## ACTIVITY
Print the listing below verbatim, passing over each picture.

START DATASET

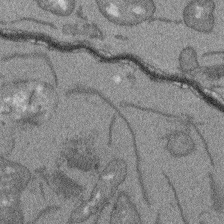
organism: Arabidopsis thaliana
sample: Root tip
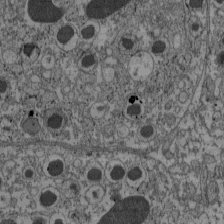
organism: C57BL Mouse
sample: Pancreatic islet
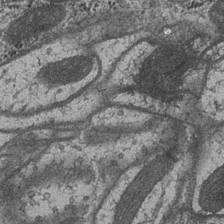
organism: Drosophila
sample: Optic medulla
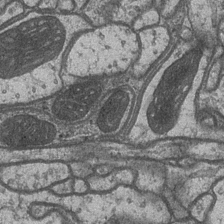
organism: Drosophila
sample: Optic medulla
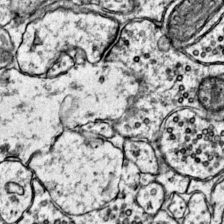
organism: Mouse
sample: Primary visual cortex
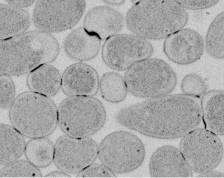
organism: E. coli
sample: Bacterial nucleoid
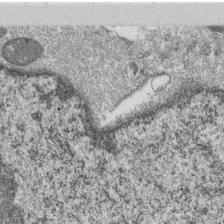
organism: African green monkey
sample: Vero E6 cells infected with SARS-CoV-2
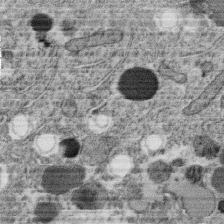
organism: C. elegans
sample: C. elegans oocyte; sperm cells
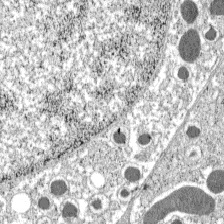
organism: C57BL Mouse
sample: Pancreatic islet
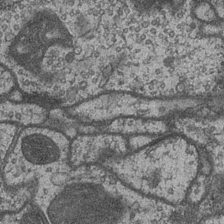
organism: Drosophila
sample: Optic medulla
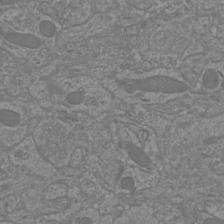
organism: Mouse
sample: Cortical neurons
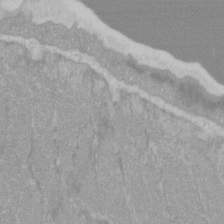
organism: C57BL Mouse
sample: Tibialis anterior muscle cell
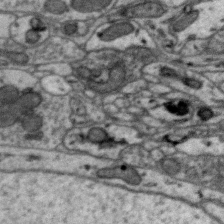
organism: Zebra finch
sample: Brain
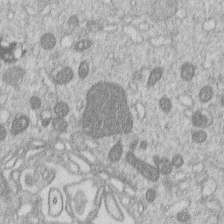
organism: Human
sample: Macrophage cells
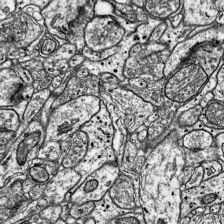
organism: Mouse
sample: Visual Cortex
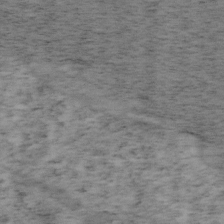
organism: Mouse
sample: OT-I killer T cells with ID8 ovarian cancer cells
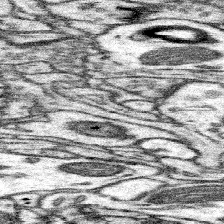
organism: Mouse
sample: Somatosensory cortex neuropil
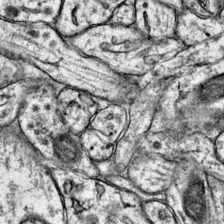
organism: Mouse
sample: Primary visual cortex
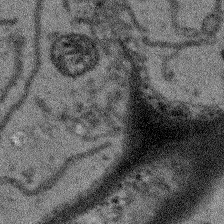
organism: Arabidopsis thaliana
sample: Root tip
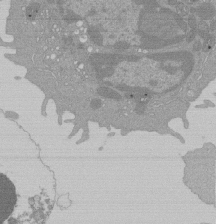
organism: Mouse
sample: Activated Pmel transgenic CD8+ T Cells
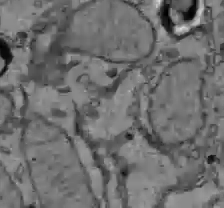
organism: C57BL Mouse
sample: Liver
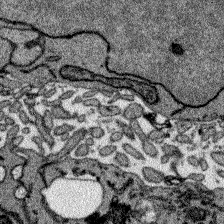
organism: Zebrafish
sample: Larval olfactory bulb
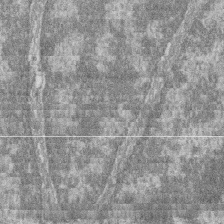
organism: Zebrafish
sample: Cilia; retinal pigment epithelium
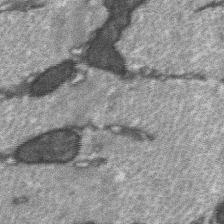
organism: C57BL Mouse
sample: Soleus
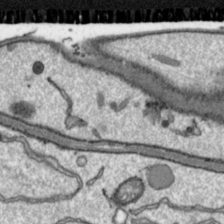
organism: Toxoplasma gondii
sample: Parasites in a vacuole inside a host cell
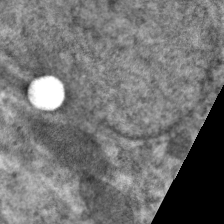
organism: C. elegans
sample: Pharynx
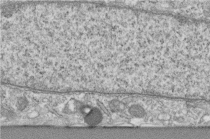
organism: Human
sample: Centriole in fibroblast cells
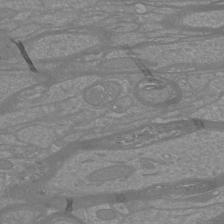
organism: Mouse
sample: Cortical neurons
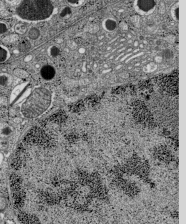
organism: C57BL Mouse
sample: Pancreatic islet
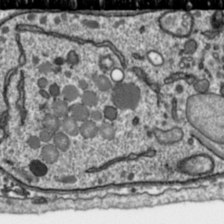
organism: Toxoplasma gondii
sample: Parasites in a vacuole inside a host cell
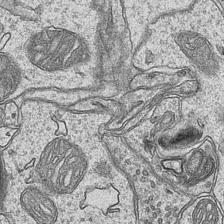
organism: Mouse
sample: CA1 Hippocampus
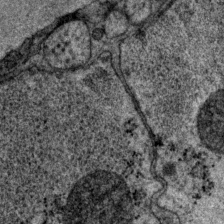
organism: P. pacificus
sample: Pharynx
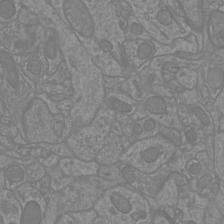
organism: Mouse
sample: Cortical neurons
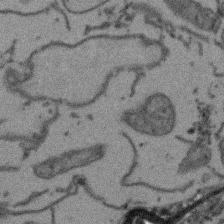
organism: Arabidopsis thaliana
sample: Root tip
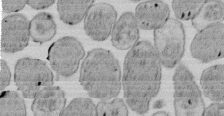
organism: E. coli
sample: Bacterial nucleoid
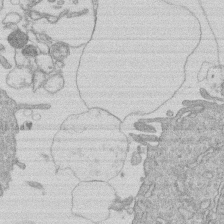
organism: Human
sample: Macrophage cells
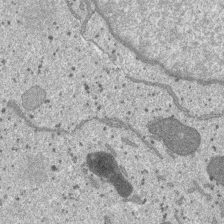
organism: Human
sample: Lung epithelial cells infected with SARS-CoV-2
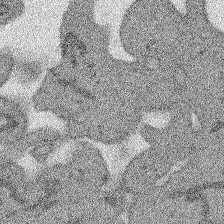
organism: Human
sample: HeLa cells
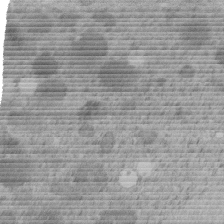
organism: C. elegans
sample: C. elegans embryo early stage
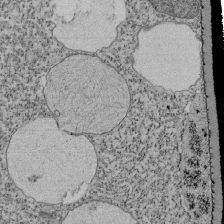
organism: Tetrahymena
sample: Cilia in tetrahymena
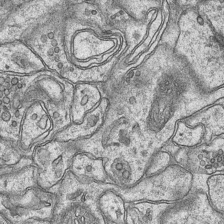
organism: Mouse
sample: CA1 Hippocampus
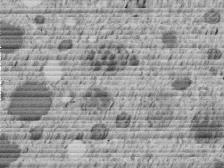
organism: C. elegans
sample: C. elegans embryo early stage
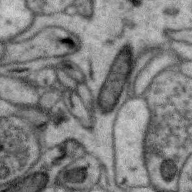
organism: Zebra finch
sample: Brain
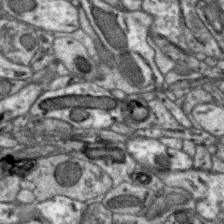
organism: Zebra finch
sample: Brain
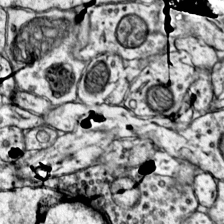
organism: Mouse
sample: Primary visual cortex
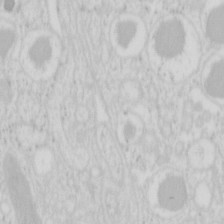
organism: Mouse
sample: Pancreas
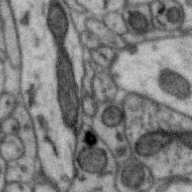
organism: Zebra finch
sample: Brain
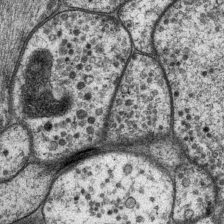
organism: P. pacificus
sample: Pharynx
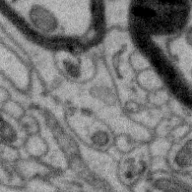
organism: Zebra finch
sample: Brain
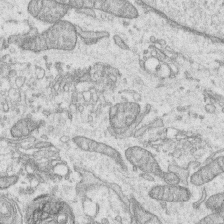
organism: Human
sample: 1205lu cells
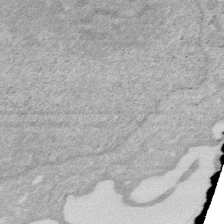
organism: Human
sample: HIV infected U937 cells
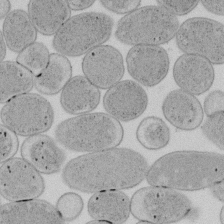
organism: E. coli
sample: Bacterial nucleoid
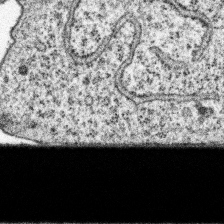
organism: Human
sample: HeLa cells
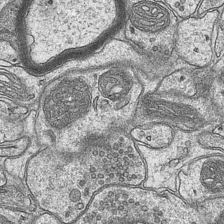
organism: Mouse
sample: CA1 Hippocampus
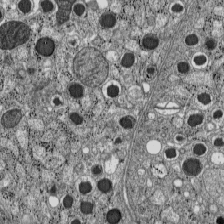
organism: C57BL Mouse
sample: Pancreatic islet
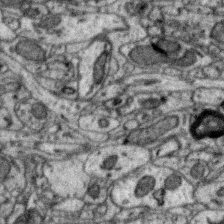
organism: Zebra finch
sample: Brain
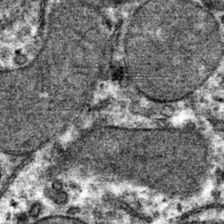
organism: Mouse
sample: Mouse hepatocytes
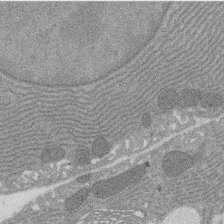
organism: Rat
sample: Salivary granule

END DATASET

## EXERCISE SOLUTION
organism: Arabidopsis thaliana
sample: Root tip
organism: C57BL Mouse
sample: Pancreatic islet
organism: Drosophila
sample: Optic medulla
organism: Drosophila
sample: Optic medulla
organism: Mouse
sample: Primary visual cortex
organism: E. coli
sample: Bacterial nucleoid
organism: African green monkey
sample: Vero E6 cells infected with SARS-CoV-2
organism: C. elegans
sample: C. elegans oocyte; sperm cells
organism: C57BL Mouse
sample: Pancreatic islet
organism: Drosophila
sample: Optic medulla
organism: Mouse
sample: Cortical neurons
organism: C57BL Mouse
sample: Tibialis anterior muscle cell
organism: Zebra finch
sample: Brain
organism: Human
sample: Macrophage cells
organism: Mouse
sample: Visual Cortex
organism: Mouse
sample: OT-I killer T cells with ID8 ovarian cancer cells
organism: Mouse
sample: Somatosensory cortex neuropil
organism: Mouse
sample: Primary visual cortex
organism: Arabidopsis thaliana
sample: Root tip
organism: Mouse
sample: Activated Pmel transgenic CD8+ T Cells
organism: C57BL Mouse
sample: Liver
organism: Zebrafish
sample: Larval olfactory bulb
organism: Zebrafish
sample: Cilia; retinal pigment epithelium
organism: C57BL Mouse
sample: Soleus
organism: Toxoplasma gondii
sample: Parasites in a vacuole inside a host cell
organism: C. elegans
sample: Pharynx
organism: Human
sample: Centriole in fibroblast cells
organism: Mouse
sample: Cortical neurons
organism: C57BL Mouse
sample: Pancreatic islet
organism: Toxoplasma gondii
sample: Parasites in a vacuole inside a host cell
organism: Mouse
sample: CA1 Hippocampus
organism: P. pacificus
sample: Pharynx
organism: Mouse
sample: Cortical neurons
organism: Arabidopsis thaliana
sample: Root tip
organism: E. coli
sample: Bacterial nucleoid
organism: Human
sample: Macrophage cells
organism: Human
sample: Lung epithelial cells infected with SARS-CoV-2
organism: Human
sample: HeLa cells
organism: C. elegans
sample: C. elegans embryo early stage
organism: Tetrahymena
sample: Cilia in tetrahymena
organism: Mouse
sample: CA1 Hippocampus
organism: C. elegans
sample: C. elegans embryo early stage
organism: Zebra finch
sample: Brain
organism: Zebra finch
sample: Brain
organism: Mouse
sample: Primary visual cortex
organism: Mouse
sample: Pancreas
organism: Zebra finch
sample: Brain
organism: P. pacificus
sample: Pharynx
organism: Zebra finch
sample: Brain
organism: Human
sample: 1205lu cells
organism: Human
sample: HIV infected U937 cells
organism: E. coli
sample: Bacterial nucleoid
organism: Human
sample: HeLa cells
organism: Mouse
sample: CA1 Hippocampus
organism: C57BL Mouse
sample: Pancreatic islet
organism: Zebra finch
sample: Brain
organism: Mouse
sample: Mouse hepatocytes
organism: Rat
sample: Salivary granule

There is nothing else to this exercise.